A proposito, quando io ero giovane, ci piaceva indossare gli abiti stirati per bene. Invece di questi tempi, i giovani il ferro da stiro manco lo conoscono. Si mettono le camicie (quelle poche volte che se le mettono, per i ricevimenti) prese direttamente dallo stendino (tanto sopra ci va il maglione o il giubbotto), i pantaloni li mettono piegati sotto il materasso e l’indomani se li mettono belli stirati (secondo loro).

Quando ero giovane io, prima di uscire ci si pettinava, si stava davanti lo specchio qualche minuto, per azzizzarsi un po’. Questi invece escono che sembrano appena susuti ro lettu. Non conoscono pettine, e nemmeno specchio. Spesso nemmeno il rasoio. Radersi non è più una cosa normale e per noia o per indifferenza quasi tutti portano la barba. Incolta. A pensarci bene, i giovani di oggi, molti di loro, non hanno manco i capelli. Già a 20 o 25 anni sono calvi o quasi. Noi invece si andava fieri di essere capelloni e se appena appena spuntava una chiazza incipiente si cadeva in depressione, questi sono tignusi e non gliene frega per niente.

I ragazzi che ricordo io si chiamavano Peppe, Ciccio, Paolo, Lucia, Maria Rita, Pina, al massimo Romualdo o Donatella. I ragazzi di oggi, invece, li sento chiamare Kevin, Sharon, Brian, Masha, Boh. Chissà se esiste un giorno del calendario a loro dedicato e se qualcuno festeggia l’onomastico.

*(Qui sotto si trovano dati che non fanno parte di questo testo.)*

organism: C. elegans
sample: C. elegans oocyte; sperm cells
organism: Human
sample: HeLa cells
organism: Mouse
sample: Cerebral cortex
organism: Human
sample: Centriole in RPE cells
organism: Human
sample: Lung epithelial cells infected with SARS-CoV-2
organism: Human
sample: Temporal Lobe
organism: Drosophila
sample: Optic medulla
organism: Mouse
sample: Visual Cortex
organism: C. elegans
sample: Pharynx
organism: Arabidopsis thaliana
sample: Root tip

Quando io ero giovane, eppure poco tempo fa, si usava l’orologio. E tutti, ma proprio tutti, lo portavamo al polso. Quasi sempre a sinistra, pochi (io per esempio) per darci un contegno lo portavano al polso destro. Era uno stile, e a secondo delle occasioni usavi un orologio diverso ed era un modo di essere. Loro adesso manco sanno come è fatto un orologio (tanto lo vedo sul cellulare, o sulla moto). Anzi, a dire il vero non gli interessa sapere manco che ora è. E nel loro immaginario l’orologio è un numero digitale lampeggiante su un display. Che ne sanno di cassa, corona, cinturino.

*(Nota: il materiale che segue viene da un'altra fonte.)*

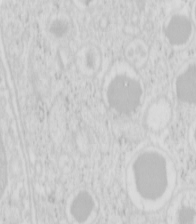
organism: Mouse
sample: Pancreas
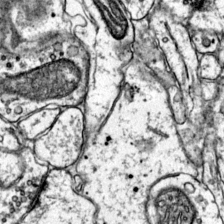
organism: Mouse
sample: Primary visual cortex

Ai miei tempi, da ragazzo, avevamo le agende, i diari, i taccuini. A scuola il diario era d’obbligo per segnare i compiti, ma ci si scriveva di tutto. Dai testi delle canzoni ai titoli dei film visti. Poi si passava alle agende e c’era una ricerca accurata per scegliere quella giusta, giornaliera, settimanale, mensile. Insomma si scriveva gli appuntamenti, quel che si faceva, quel che si pensava. Si prendevano appunti nelle riunioni o per gli eventi. E anche la scrittura manuale era un esercizio di stile, ci si riconosceva dalla forma del tutto personale. E la scelta delle penne aveva il suo senso.

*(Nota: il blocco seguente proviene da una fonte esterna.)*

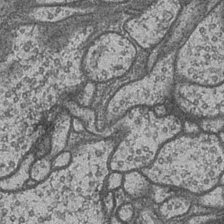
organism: Drosophila
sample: Optic medulla
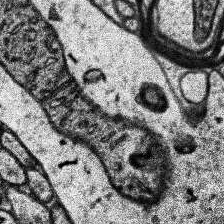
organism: Human
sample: Temporal Lobe
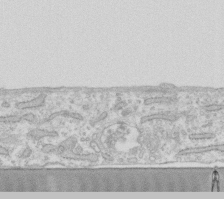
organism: Human
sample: Fibroblast cells
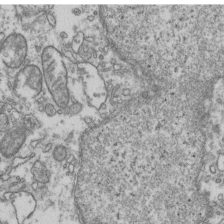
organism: Human
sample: Activated Jurkat CD4+ T cells
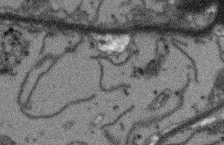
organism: Arabidopsis thaliana
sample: Root tip
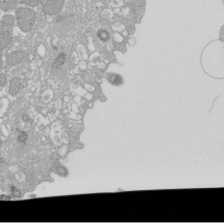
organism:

Oggi, i giovani non sanno cosa sono le agende e nemmeno le penne, non gli interessa scrivere un appunto, un testo, o un pensiero. Tanti non sanno manco scrivere, scrivono a stampatello, scopiazzando la tastiera e non hanno uno stile personale. Figuriamoci se scelgono con cura la propria penna. L’agenda … Immortalare un ricordo, andarla a riprendere mesi e anni dopo, sfogliarla e rivivere quel momento anche solo nella mente. Tenere i ricordi.

Ma queste sono cose da vecchi. Di quelli che prima erano giovani. Adesso ci sono i “ggiovani”. Che ne possiamo capire noi?